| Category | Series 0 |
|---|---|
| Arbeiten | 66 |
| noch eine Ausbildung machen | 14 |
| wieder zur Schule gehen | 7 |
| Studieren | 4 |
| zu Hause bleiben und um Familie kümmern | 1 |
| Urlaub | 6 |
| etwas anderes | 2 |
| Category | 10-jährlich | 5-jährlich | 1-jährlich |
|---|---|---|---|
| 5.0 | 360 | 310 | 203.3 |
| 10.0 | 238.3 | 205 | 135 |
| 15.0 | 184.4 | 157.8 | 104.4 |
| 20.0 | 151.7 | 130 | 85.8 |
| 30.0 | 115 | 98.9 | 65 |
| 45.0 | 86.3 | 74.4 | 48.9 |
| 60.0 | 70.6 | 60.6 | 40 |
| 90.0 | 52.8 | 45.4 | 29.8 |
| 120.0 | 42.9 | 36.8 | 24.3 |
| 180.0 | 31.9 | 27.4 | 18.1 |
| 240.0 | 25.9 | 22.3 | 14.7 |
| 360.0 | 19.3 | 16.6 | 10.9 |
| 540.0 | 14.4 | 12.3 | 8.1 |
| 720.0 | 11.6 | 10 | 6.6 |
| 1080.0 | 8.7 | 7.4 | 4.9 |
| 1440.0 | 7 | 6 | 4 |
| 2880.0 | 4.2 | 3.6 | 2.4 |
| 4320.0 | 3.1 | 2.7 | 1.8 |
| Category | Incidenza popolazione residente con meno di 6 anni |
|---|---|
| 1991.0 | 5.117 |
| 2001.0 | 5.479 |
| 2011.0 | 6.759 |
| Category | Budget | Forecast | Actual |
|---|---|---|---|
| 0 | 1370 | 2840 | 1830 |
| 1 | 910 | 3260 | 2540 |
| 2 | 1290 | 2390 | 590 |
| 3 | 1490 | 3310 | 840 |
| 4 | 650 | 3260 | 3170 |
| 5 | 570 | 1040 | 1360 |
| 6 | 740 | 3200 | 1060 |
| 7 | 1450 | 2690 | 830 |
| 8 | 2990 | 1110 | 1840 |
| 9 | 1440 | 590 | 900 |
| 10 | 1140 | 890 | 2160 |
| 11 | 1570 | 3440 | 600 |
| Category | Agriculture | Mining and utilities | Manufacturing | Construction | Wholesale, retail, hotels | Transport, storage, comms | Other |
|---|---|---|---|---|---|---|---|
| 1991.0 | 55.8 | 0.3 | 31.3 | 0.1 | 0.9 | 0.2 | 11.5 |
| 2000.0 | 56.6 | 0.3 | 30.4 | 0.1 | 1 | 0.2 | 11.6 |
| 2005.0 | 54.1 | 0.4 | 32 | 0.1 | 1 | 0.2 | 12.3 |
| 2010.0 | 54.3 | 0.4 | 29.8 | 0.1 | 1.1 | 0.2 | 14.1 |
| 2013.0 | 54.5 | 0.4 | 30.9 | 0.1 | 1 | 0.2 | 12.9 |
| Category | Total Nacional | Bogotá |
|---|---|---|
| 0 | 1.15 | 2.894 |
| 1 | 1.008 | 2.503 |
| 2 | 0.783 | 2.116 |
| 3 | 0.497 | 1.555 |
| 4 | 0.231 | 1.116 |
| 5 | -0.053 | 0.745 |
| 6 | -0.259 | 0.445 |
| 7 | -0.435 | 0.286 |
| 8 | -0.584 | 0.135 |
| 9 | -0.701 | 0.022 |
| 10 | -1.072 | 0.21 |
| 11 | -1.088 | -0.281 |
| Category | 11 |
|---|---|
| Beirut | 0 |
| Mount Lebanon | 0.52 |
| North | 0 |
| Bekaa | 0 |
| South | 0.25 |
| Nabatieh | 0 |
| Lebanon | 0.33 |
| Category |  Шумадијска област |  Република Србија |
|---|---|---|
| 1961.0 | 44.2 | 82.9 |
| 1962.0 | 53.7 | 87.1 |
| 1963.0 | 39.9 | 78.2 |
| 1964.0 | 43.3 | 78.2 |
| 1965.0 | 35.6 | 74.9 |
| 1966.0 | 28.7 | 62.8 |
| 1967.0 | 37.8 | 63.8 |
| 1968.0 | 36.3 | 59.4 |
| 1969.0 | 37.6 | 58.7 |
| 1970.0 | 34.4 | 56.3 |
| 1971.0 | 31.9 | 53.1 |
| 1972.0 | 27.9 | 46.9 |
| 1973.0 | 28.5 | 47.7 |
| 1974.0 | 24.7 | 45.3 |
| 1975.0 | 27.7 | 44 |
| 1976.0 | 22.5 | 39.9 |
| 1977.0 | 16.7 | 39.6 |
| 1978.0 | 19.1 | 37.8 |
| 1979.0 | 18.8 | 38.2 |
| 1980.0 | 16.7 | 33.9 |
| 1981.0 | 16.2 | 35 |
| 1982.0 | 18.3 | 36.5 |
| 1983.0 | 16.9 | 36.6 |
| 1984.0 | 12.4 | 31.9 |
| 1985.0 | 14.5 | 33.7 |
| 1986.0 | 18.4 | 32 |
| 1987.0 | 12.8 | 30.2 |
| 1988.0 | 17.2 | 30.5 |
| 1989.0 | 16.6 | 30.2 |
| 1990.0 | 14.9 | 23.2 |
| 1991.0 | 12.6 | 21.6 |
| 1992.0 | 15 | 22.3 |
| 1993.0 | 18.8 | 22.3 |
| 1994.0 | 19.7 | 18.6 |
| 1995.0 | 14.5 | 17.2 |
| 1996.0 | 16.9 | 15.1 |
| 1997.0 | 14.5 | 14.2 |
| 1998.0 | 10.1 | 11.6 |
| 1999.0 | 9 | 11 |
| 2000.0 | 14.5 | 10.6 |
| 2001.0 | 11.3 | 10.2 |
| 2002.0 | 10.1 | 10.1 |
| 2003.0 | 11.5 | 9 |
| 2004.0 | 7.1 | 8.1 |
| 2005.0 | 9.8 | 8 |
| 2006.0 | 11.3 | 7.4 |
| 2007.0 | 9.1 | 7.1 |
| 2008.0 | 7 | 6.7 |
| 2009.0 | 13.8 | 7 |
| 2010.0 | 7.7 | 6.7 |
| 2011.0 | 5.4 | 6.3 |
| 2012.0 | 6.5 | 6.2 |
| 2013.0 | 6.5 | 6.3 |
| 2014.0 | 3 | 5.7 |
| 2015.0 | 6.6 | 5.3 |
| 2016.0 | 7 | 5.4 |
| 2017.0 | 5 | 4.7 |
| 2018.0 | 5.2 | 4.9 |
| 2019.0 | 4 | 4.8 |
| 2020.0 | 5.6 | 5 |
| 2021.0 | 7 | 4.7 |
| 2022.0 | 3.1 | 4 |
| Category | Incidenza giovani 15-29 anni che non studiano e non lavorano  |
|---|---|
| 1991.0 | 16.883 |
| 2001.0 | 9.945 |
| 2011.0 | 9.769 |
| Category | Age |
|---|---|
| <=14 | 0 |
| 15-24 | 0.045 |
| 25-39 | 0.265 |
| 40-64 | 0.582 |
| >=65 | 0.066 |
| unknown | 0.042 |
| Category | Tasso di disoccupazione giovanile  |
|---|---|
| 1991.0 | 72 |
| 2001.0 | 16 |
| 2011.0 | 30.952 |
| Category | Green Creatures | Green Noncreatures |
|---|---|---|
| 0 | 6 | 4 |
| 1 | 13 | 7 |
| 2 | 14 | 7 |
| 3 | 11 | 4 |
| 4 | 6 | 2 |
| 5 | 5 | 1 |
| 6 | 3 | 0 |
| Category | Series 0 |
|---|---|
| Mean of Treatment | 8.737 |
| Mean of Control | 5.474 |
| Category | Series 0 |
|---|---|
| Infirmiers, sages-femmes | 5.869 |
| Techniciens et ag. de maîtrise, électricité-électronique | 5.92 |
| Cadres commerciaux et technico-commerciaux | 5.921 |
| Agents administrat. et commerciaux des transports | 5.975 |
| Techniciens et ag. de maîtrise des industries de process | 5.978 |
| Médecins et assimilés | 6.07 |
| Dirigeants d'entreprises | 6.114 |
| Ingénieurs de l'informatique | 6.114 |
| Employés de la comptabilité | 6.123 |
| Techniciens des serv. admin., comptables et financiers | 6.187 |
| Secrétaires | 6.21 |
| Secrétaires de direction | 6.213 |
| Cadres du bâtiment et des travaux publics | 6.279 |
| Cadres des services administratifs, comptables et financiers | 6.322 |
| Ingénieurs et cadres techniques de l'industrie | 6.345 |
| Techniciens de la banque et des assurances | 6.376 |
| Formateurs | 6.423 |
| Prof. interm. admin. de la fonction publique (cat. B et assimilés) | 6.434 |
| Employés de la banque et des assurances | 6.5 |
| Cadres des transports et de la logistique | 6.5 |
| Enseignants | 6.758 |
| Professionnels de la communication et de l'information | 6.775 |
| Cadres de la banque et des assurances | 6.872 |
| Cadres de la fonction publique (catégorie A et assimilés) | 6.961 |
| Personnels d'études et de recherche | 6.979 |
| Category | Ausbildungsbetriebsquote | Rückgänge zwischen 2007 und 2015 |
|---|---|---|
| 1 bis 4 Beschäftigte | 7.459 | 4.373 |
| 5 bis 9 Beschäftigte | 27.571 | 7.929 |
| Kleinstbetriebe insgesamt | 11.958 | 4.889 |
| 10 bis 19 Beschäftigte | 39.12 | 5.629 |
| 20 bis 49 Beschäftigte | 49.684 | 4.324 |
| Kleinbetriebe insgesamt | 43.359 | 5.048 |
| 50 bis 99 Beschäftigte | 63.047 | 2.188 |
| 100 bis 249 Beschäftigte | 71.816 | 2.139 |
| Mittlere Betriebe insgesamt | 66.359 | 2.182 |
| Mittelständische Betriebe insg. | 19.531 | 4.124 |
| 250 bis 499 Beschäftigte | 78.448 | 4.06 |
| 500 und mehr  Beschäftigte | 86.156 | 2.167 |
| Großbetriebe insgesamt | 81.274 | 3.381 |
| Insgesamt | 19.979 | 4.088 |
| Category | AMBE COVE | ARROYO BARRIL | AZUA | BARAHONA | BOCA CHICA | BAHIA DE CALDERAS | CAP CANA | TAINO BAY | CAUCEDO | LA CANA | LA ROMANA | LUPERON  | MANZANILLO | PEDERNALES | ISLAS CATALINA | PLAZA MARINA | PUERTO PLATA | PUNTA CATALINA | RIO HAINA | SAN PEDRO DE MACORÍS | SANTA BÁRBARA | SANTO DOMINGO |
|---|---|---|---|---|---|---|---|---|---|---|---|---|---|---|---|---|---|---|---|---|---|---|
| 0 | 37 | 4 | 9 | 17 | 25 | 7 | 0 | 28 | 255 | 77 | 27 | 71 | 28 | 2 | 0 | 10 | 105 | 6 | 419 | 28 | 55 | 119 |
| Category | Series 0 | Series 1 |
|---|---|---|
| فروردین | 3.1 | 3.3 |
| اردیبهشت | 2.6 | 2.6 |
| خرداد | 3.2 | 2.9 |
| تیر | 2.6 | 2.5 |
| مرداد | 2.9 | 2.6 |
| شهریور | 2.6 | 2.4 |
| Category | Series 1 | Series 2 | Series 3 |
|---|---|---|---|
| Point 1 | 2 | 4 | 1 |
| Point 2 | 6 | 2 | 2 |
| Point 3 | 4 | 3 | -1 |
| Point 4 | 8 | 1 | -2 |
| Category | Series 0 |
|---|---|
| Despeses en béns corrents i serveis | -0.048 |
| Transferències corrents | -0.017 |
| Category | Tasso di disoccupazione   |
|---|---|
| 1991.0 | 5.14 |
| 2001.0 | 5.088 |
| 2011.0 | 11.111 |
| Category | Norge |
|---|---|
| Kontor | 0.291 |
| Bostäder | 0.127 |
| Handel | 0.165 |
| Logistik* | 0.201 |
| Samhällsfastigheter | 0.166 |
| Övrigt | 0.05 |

- Goal of the exercise -
Take every line from the one containing "مرداد | 2.9 | 2.6 |" to the end of the listing and output it exactly, with nothing else.

- Answer space -
| مرداد | 2.9 | 2.6 |
| شهریور | 2.6 | 2.4 |
| Category | Series 1 | Series 2 | Series 3 |
|---|---|---|---|
| Point 1 | 2 | 4 | 1 |
| Point 2 | 6 | 2 | 2 |
| Point 3 | 4 | 3 | -1 |
| Point 4 | 8 | 1 | -2 |
| Category | Series 0 |
|---|---|
| Despeses en béns corrents i serveis | -0.048 |
| Transferències corrents | -0.017 |
| Category | Tasso di disoccupazione   |
|---|---|
| 1991.0 | 5.14 |
| 2001.0 | 5.088 |
| 2011.0 | 11.111 |
| Category | Norge |
|---|---|
| Kontor | 0.291 |
| Bostäder | 0.127 |
| Handel | 0.165 |
| Logistik* | 0.201 |
| Samhällsfastigheter | 0.166 |
| Övrigt | 0.05 |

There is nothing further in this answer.